O.K., so I had started this talk on the theme that people did not tend to be tolerant of other people’s differences, and that they used those differences as an alibi to conquer and enslave neighbors who happened to be weaker at that particular moment in history. One way smaller communities dealt with this was to organize themselves into stronger entities, like principalities and kingdoms and nations. A gradual movement developed when communities were not primarily based on religion or even language, but on a set of laws. For this the 18th century was named “the age of enlightenment.”

But people’s attachment to old traditions and belief systems is hard to budge. We all know, as President Reagan told us, that the government is the problem rather than the solution. Some regional claims, however, can be readily justified. Empires have conquered in the name of Pax Romana, the white man’s burden, the mission to civilize, the liberation of the masses, the furthering of democracy… you name it.
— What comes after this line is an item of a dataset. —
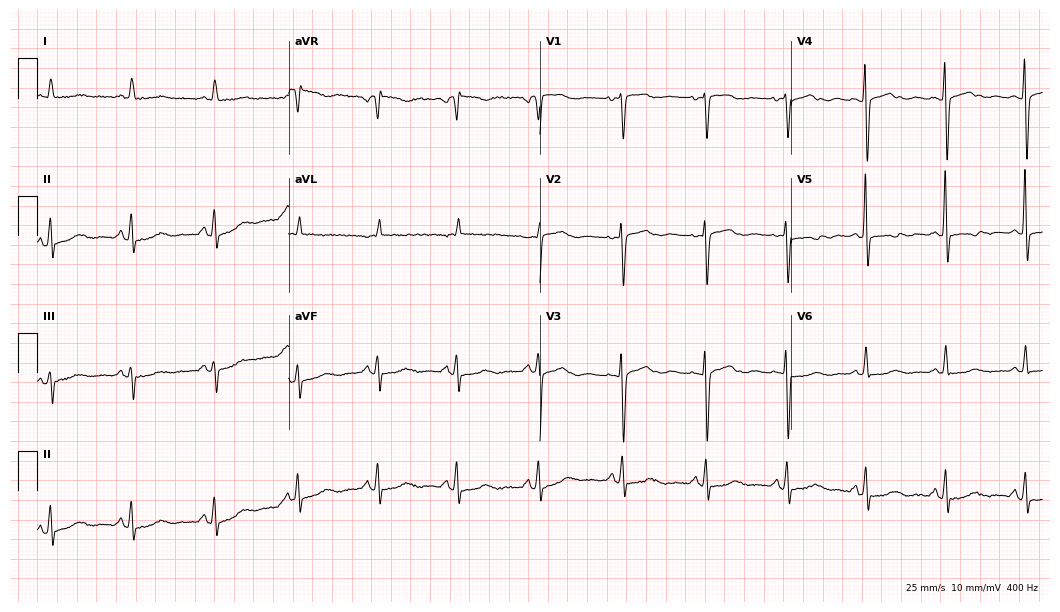
Electrocardiogram (10.2-second recording at 400 Hz), a female, 73 years old. Of the six screened findings (first-degree AV block, right bundle branch block (RBBB), left bundle branch block (LBBB), sinus bradycardia, atrial fibrillation (AF), sinus tachycardia), none is recorded.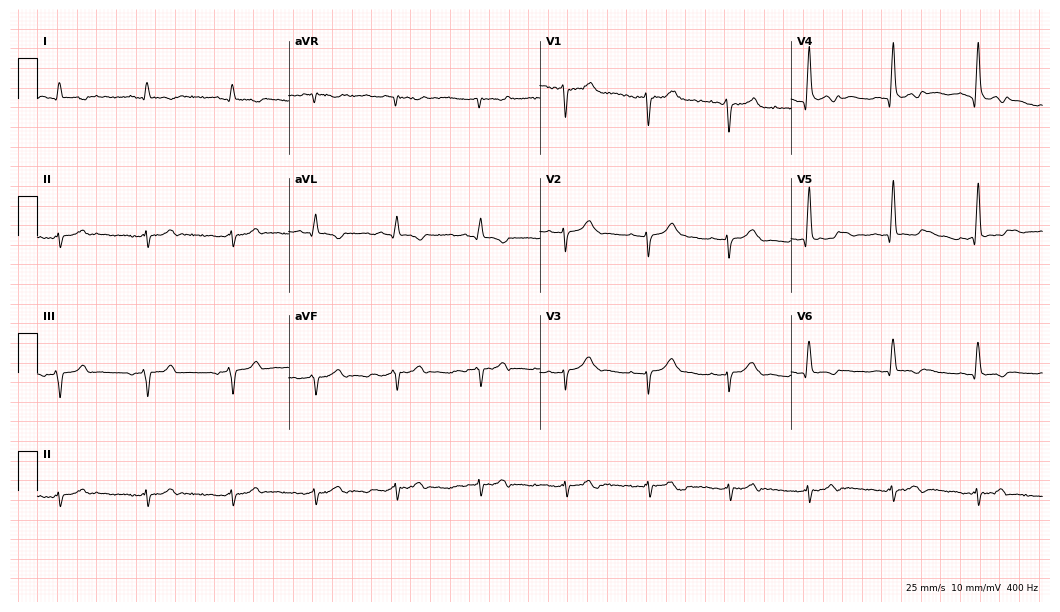
Electrocardiogram (10.2-second recording at 400 Hz), a male patient, 84 years old. Interpretation includes right bundle branch block.

This is not likely to gain the people’s hearts and minds when they are annihilated or enslaved in the process.

I have not mentioned the role of class in all these factors. The elites never had a problem with crossing established identity boundaries. Kings and princes intermarried readily across them in the name of diplomatic expediency. And now the multinationals have no compunction outsourcing their investments to the territories of former foes. With their transatlantic and transpacific treaties, they are forming alliances that supersede the power of mere states.

Perhaps it is no longer utopian to think of our tiny planet as one world – a world that can be organized into an encompassing community with a system of international laws, rather than the primitive might of empires or the irrational belief systems long since discredited by science. Why must patriotism be so narrow? Why can’t we adopt the best that each civilization has to offer, and recognize those attachments that no longer sustain us? I still cherish the memory of my dear Babushka, but I don’t think that I will be unfaithful to the values of respect and kindness she taught me if I don’t cook the way she did, or even pray the way she did.

And now the need to put aside our differences is more urgent than ever. Change is hard, and we are not willing to change unless we absolutely have to. And now we absolutely have to because we are actually destroying our planet with our reckless ways. It becomes ever more evident that now is the time to wake up and realize that we do have the power to make choices. Change is a constant in human life. But can we change fast enough to save ourselves?